Expand the binary tree into a linked list

Given a binary tree, flatten it to a linked list in-place.

For example

Given

one

/

2 5

/

3 4 6

The flattened tree should look like:

one

two

three

four

five

six

Click to show hints.

Hints:

If you notice carefully in the flattened tree, each node "s right child points to the next node of a pre-order trave

This problem requires the binary tree to be expanded into a linked list, and according to the order of the linked list formed after the expansion, it is analyzed that the preorder traversal is used, so as long as it is a number traversal, there are recursive and non-recursive methods to solve it. Here we also use two methods to solve the problem. First of all, let's look at the recursive version, the idea is to first use DFS's idea to find the most left child node, then go back to its parent node, disconnect the parent node from the right child node, connect the original left child node to the right child node of the parent node, and then connect the original right child node to the right child node of the new right child node, and then go back to the previous parent node to do the same operation.
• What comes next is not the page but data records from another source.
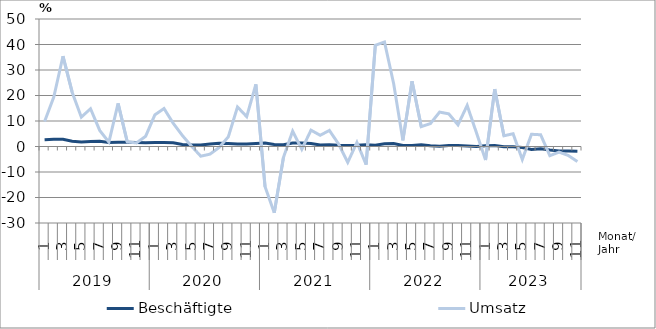
| Category | Beschäftigte | Umsatz |
|---|---|---|
| 0 | 2.6 | 9.8 |
| 1 | 2.8 | 19.4 |
| 2 | 2.8 | 35.4 |
| 3 | 2.1 | 21.3 |
| 4 | 1.8 | 11.5 |
| 5 | 2 | 14.8 |
| 6 | 2.1 | 6.3 |
| 7 | 1.6 | 1.7 |
| 8 | 1.7 | 16.9 |
| 9 | 1.7 | 1.8 |
| 10 | 1.6 | 1.4 |
| 11 | 1.5 | 4 |
| 12 | 1.6 | 12.4 |
| 13 | 1.6 | 14.9 |
| 14 | 1.5 | 9.1 |
| 15 | 0.8 | 4.3 |
| 16 | 0.6 | 0.1 |
| 17 | 0.6 | -3.8 |
| 18 | 1 | -3 |
| 19 | 1.3 | -0.4 |
| 20 | 1.2 | 3.8 |
| 21 | 1 | 15.5 |
| 22 | 1 | 11.7 |
| 23 | 1.2 | 24.4 |
| 24 | 1.4 | -15.8 |
| 25 | 0.8 | -26 |
| 26 | 0.7 | -4.3 |
| 27 | 1.4 | 6 |
| 28 | 1.4 | -1.1 |
| 29 | 1.2 | 6.4 |
| 30 | 0.6 | 4.4 |
| 31 | 0.7 | 6.3 |
| 32 | 0.5 | 1 |
| 33 | 0.4 | -6.2 |
| 34 | 0.5 | 1.6 |
| 35 | 0.7 | -7.1 |
| 36 | 0.5 | 39.7 |
| 37 | 1.1 | 41 |
| 38 | 1.2 | 24.6 |
| 39 | 0.4 | 2.4 |
| 40 | 0.4 | 25.6 |
| 41 | 0.7 | 7.8 |
| 42 | 0.3 | 9 |
| 43 | 0.1 | 13.5 |
| 44 | 0.4 | 12.8 |
| 45 | 0.4 | 8.5 |
| 46 | 0.2 | 16.1 |
| 47 | 0 | 5.5 |
| 48 | 0.3 | -5.3 |
| 49 | 0.4 | 22.5 |
| 50 | -0.1 | 4.2 |
| 51 | -0.1 | 5 |
| 52 | -0.4 | -5.1 |
| 53 | -1.2 | 4.8 |
| 54 | -0.9 | 4.6 |
| 55 | -1.4 | -3.6 |
| 56 | -1.8 | -2.2 |
| 57 | -1.8 | -3.5 |
| 58 | -1.9 | -5.9 |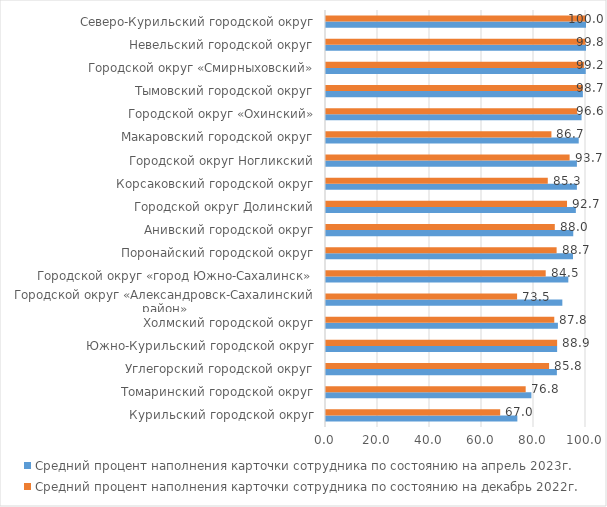
| Category | Средний процент наполнения карточки сотрудника по состоянию на апрель 2023г. | Средний процент наполнения карточки сотрудника по состоянию на декабрь 2022г. |
|---|---|---|
| Курильский городской округ | 73.6 | 67 |
| Томаринский городской округ | 79 | 76.8 |
| Углегорский городской округ | 88.8 | 85.8 |
| Южно-Курильский городской округ | 88.9 | 88.9 |
| Холмский городской округ | 89.2 | 87.8 |
| Городской округ «Александровск-Сахалинский район» | 90.9 | 73.5 |
| Городской округ «город Южно-Сахалинск» | 93.2 | 84.5 |
| Поронайский городской округ | 95 | 88.7 |
| Анивский городской округ | 95.1 | 88 |
| Городской округ Долинский | 96.1 | 92.7 |
| Корсаковский городской округ | 96.5 | 85.3 |
| Городской округ Ногликский | 96.5 | 93.7 |
| Макаровский городской округ | 97.2 | 86.7 |
| Городской округ «Охинский» | 98.3 | 96.6 |
| Тымовский городской округ | 98.8 | 98.7 |
| Городской округ «Смирныховский» | 99.9 | 99.2 |
| Невельский городской округ | 100 | 99.8 |
| Северо-Курильский городской округ | 100 | 100 |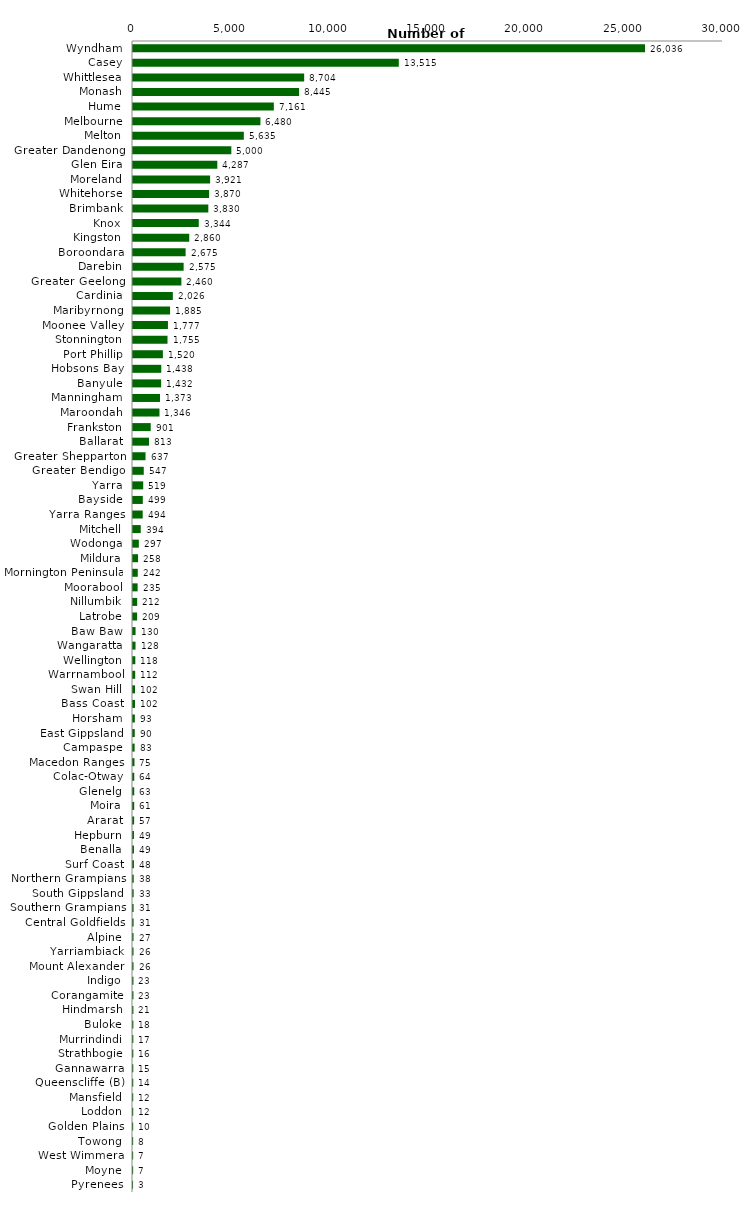
| Category | Series 0 |
|---|---|
| Wyndham | 26036 |
| Casey | 13515 |
| Whittlesea | 8704 |
| Monash | 8445 |
| Hume | 7161 |
| Melbourne | 6480 |
| Melton | 5635 |
| Greater Dandenong | 5000 |
| Glen Eira | 4287 |
| Moreland | 3921 |
| Whitehorse | 3870 |
| Brimbank | 3830 |
| Knox | 3344 |
| Kingston | 2860 |
| Boroondara | 2675 |
| Darebin | 2575 |
| Greater Geelong | 2460 |
| Cardinia | 2026 |
| Maribyrnong | 1885 |
| Moonee Valley | 1777 |
| Stonnington | 1755 |
| Port Phillip | 1520 |
| Hobsons Bay | 1438 |
| Banyule | 1432 |
| Manningham | 1373 |
| Maroondah | 1346 |
| Frankston | 901 |
| Ballarat | 813 |
| Greater Shepparton | 637 |
| Greater Bendigo | 547 |
| Yarra | 519 |
| Bayside | 499 |
| Yarra Ranges | 494 |
| Mitchell | 394 |
| Wodonga | 297 |
| Mildura | 258 |
| Mornington Peninsula | 242 |
| Moorabool | 235 |
| Nillumbik | 212 |
| Latrobe | 209 |
| Baw Baw | 130 |
| Wangaratta | 128 |
| Wellington | 118 |
| Warrnambool | 112 |
| Swan Hill | 102 |
| Bass Coast | 102 |
| Horsham | 93 |
| East Gippsland | 90 |
| Campaspe | 83 |
| Macedon Ranges | 75 |
| Colac-Otway | 64 |
| Glenelg | 63 |
| Moira | 61 |
| Ararat | 57 |
| Hepburn | 49 |
| Benalla | 49 |
| Surf Coast | 48 |
| Northern Grampians | 38 |
| South Gippsland | 33 |
| Southern Grampians | 31 |
| Central Goldfields | 31 |
| Alpine | 27 |
| Yarriambiack | 26 |
| Mount Alexander | 26 |
| Indigo | 23 |
| Corangamite | 23 |
| Hindmarsh | 21 |
| Buloke | 18 |
| Murrindindi | 17 |
| Strathbogie | 16 |
| Gannawarra | 15 |
| Queenscliffe (B) | 14 |
| Mansfield | 12 |
| Loddon | 12 |
| Golden Plains | 10 |
| Towong | 8 |
| West Wimmera | 7 |
| Moyne | 7 |
| Pyrenees | 3 |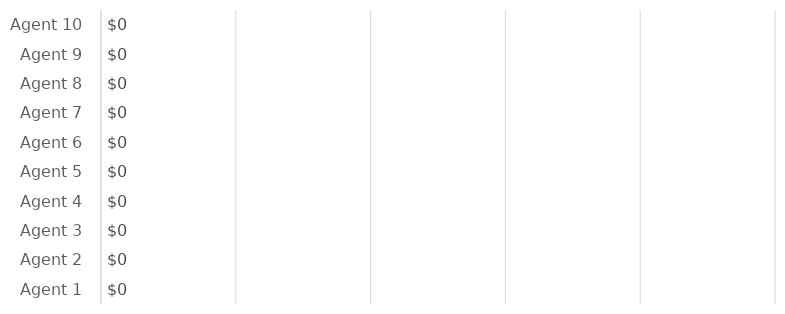
| Category | Series 0 |
|---|---|
| Agent 1 | 0 |
| Agent 2 | 0 |
| Agent 3 | 0 |
| Agent 4 | 0 |
| Agent 5 | 0 |
| Agent 6 | 0 |
| Agent 7 | 0 |
| Agent 8 | 0 |
| Agent 9 | 0 |
| Agent 10 | 0 |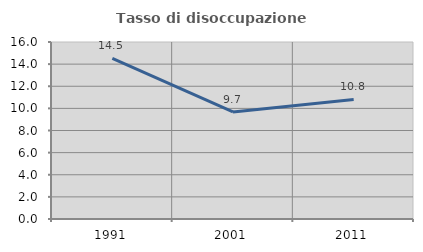
| Category | Tasso di disoccupazione giovanile  |
|---|---|
| 1991.0 | 14.516 |
| 2001.0 | 9.677 |
| 2011.0 | 10.811 |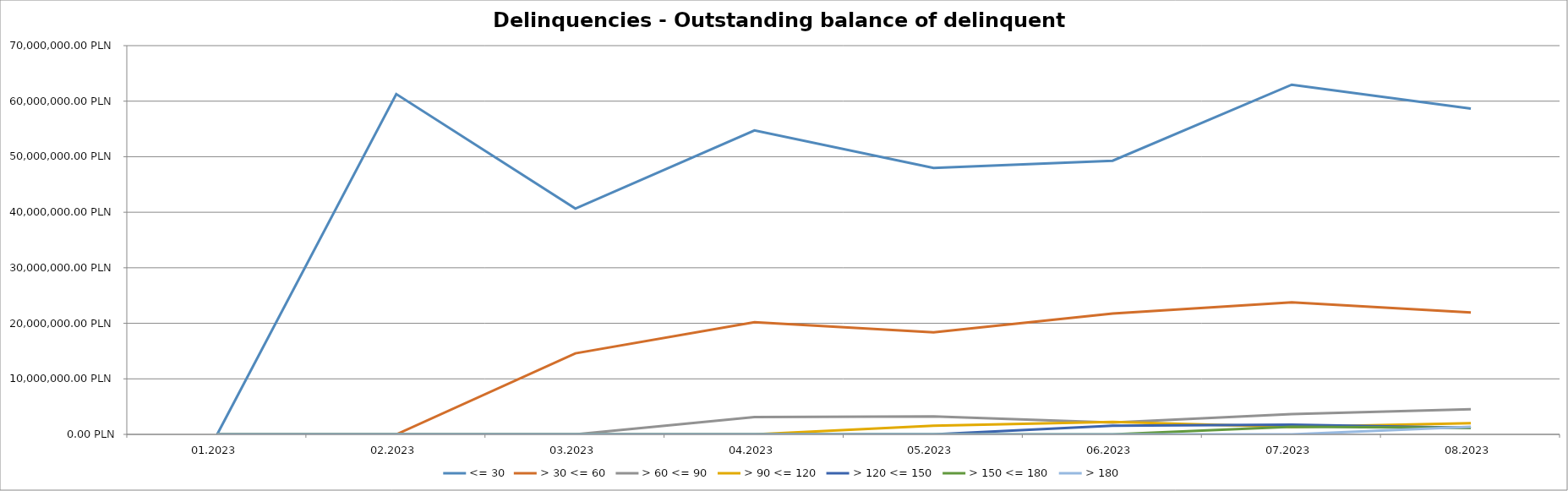
| Category | <= 30 | > 30 <= 60 | > 60 <= 90 | > 90 <= 120 | > 120 <= 150 | > 150 <= 180 | > 180 |
|---|---|---|---|---|---|---|---|
| 01.2023 | 0 | 0 | 0 | 0 | 0 | 0 | 0 |
| 02.2023 | 61279332.52 | 0 | 0 | 0 | 0 | 0 | 0 |
| 03.2023 | 40663789.15 | 14592814.21 | 0 | 0 | 0 | 0 | 0 |
| 04.2023 | 54729258.98 | 20207986.71 | 3105470.81 | 0 | 0 | 0 | 0 |
| 05.2023 | 47980491.52 | 18365026.23 | 3236930.39 | 1575049.71 | 0 | 0 | 0 |
| 06.2023 | 49274463.43 | 21757116.33 | 2145346.9 | 2234258.08 | 1546159.58 | 0 | 0 |
| 07.2023 | 62971390.96 | 23765504.45 | 3638339.96 | 1315739.52 | 1741228.92 | 1367122.32 | 0 |
| 08.2023 | 58667444.31 | 21958530.42 | 4534282.61 | 1998402.31 | 1197894.69 | 1186456.03 | 1367122.32 |

The code is as follows:

Solution 1:

Class Solution {public: void flatten (TreeNode * root) {if (! root) return; if (root- > left) flatten (root- > left); if (root- > right) flatten (root- > right); TreeNode * tmp = root- > right; root- > right = root- > left; root- > left = NULL; while (root- > right) root = root- > right; root- > right = tmp;}

For example, for the following binary tree, the transformation process of the above algorithm is as follows:

1 / 2 5 / 3 4 6 1 / 2 5 3 6 4 1 2 3 4 5 6

Next, let's look at the implementation of the non-iterative version. this method starts from the root node, first detects the existence of its left child node, and if so, disconnects the root node from its right child node. Connect the left child node and all the structures behind it to the position of the original right child node, and connect the original right child node to the last right child node of the element left child node. The code is as follows:

Solution 2:

Class Solution {public: void flatten (TreeNode * root) {TreeNode * cur = root; while (cur) {if (cur- > left) {TreeNode * p = cur- > left; while (p-> right) p = p-> right; p-> right = cur- > right; cur- > right = cur- > left; cur- > left = NULL } cur = cur- > right;}

For example, for the following binary tree, the transformation process of the above algorithm is as follows:

1 / 2 5 / 3 4 6 1 2 / 3 4 5 6 1 2 3 4 5 6

The iterative solution of the preorder is as follows:

Solution 3:

Class Solution {public: void flatten (TreeNode* root) {if (! root) return; stack s; s.push (root); while (! s.empty ()) {TreeNode* t = s.top (); s.pop (); if (t-> left) {TreeNode* r = t-> left; while (r-> right) r = r-> right R-> right = t-> right; t-> right = t-> left; t-> left = NULL;} if (t-> right) s.push (t-> right);}}. That's all for "how C++ expands the binary tree into a linked list". Thank you for reading. If you want to know more about the industry, you can follow the industry information channel. The editor will update different knowledge points for you every day.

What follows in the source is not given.